Review Summary: Blending The Beyond-era Cult of Luna and early Fall of Efrafa, enter a post-metal tale of the holy, the occult, blood, and God.
Relative newcomers to the post-metal scene, Seattle-based sextet Bréag Naofa revealed themselves to the world in 2012 with this self-titled first epic revisiting a sound that was perhaps not new, but executed with a prowess few but the greatest have matched. Massive sludge-infused riffs intertwined with aerial melodic passages, complemented by intense growled vocals of the highest quality – the band’s approach never pretended to be groundbreaking, but the result is no less of a hazard to our cervical spines. Had they come out a decade earlier, they may well have entered the post-metal pantheon – or so can one speculate.
Furthering the apparent tradition of a genre where bands name themselves after Egyptian gods, title their tracks Masses, and present themselves as worshippers of celestial bodies, Bréag Naofa employ religious imagery at great length. Their particular take paints a bloodstained tale of religion as a historical epicentre of war, deceit, and madness. From the band’s very name, Old Irish for
“Holy Lie”, to the artwork depicting the cephalophore Saint Denis saving his severed head from the wrath of men, the aesthetic at play here is anything but concealed.

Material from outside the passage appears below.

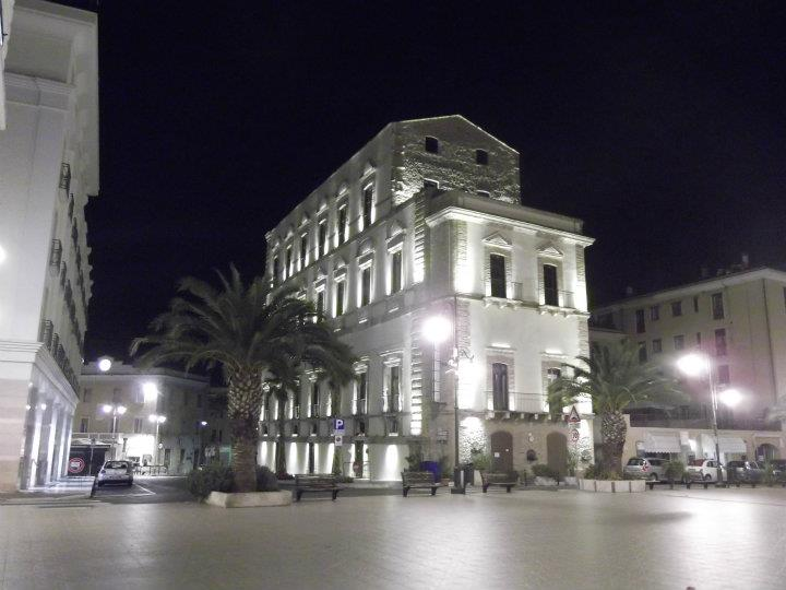 Palazzo Farnese (esterni) This is a photo of a monument which is part of cultural heritage of Italy.

Far from being merely ornamental, these external traits magnify the messages the music conveys in and of itself. While not taking themselves too seriously in their communication with the outside world, Bréag Naofa are a band with something to say: religious powers are poison and the sacred is murderous. Like many before it, the album starts and ends on vocal samples, the first describing a man pleading with his God but abandoned to his mortal fate before the first crushing riff takes the listener by surprise, the other critiquing the Scriptures with an excerpt of J.J. Dyken’s
The Divine Default. Despite being vehement about their inclinations, the band knows to maintain a level of nuance: while most lyrics here touch on themes of obsessive faith, megalomania, and religiously-fuelled ostracization, the album also fittingly describes the story of a man so consumed by disproving the existence of God that it becomes his very own cult, and in another track refers to a solipsist Sith Lord from the expanded Star Wars universe to discuss narcissism and extravagant self-glorification.

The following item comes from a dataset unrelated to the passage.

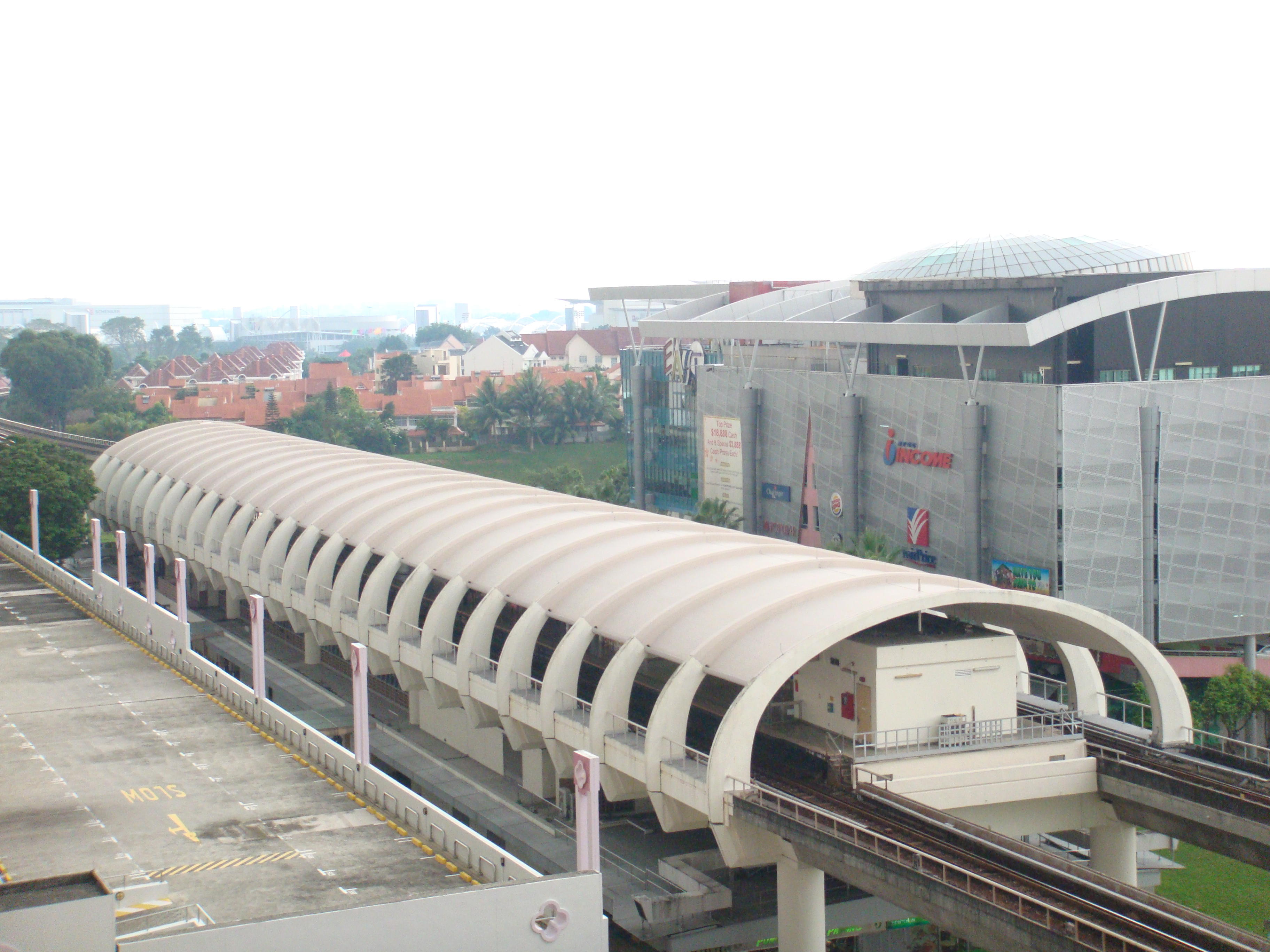 Simei MRT Station, Simei, Singapore.

The heaviness and intensity of the subject matter is manifested musically as much as it is lyrically, with each track growing darker, mightier and more ominous, displaying an incessantly renewed barrage of pounding post-metal riffs and growled despair. It is not before its second act that the record reveals the full breadth of its sound however, as the band suddenly unleashes faster paced, bone crushing punkish sections reminiscent of
Owsla amidst their classic post-metal sound, to conclude on a fantastic, melodic yet earth-shattering finale. The band’s influences are strong and clear, and if the Black Rabbit of Inlé or the Moon Cult mean anything to you, they should be of the greatest appeal.
Whilst musical freshness may be prerequisite for historical value, its absence does not preclude enjoyment and quality.
Bréag Naofa feels both familiar and new - an old friend coming back with more songs of a style you already know but enjoy nonetheless. This debut album is a ritual full of colour and dynamics, of accelerations and calm, of melodies that breathe and crushing explosions that suffocate. The line between frantic violence and pounding heaviness is one the band walked more gracefully here than in any of their later records, and this makes the album their magnum opus to date. If you have not heard post-metal classics, you ought to go there first; but if you have and want more, this is the place to be.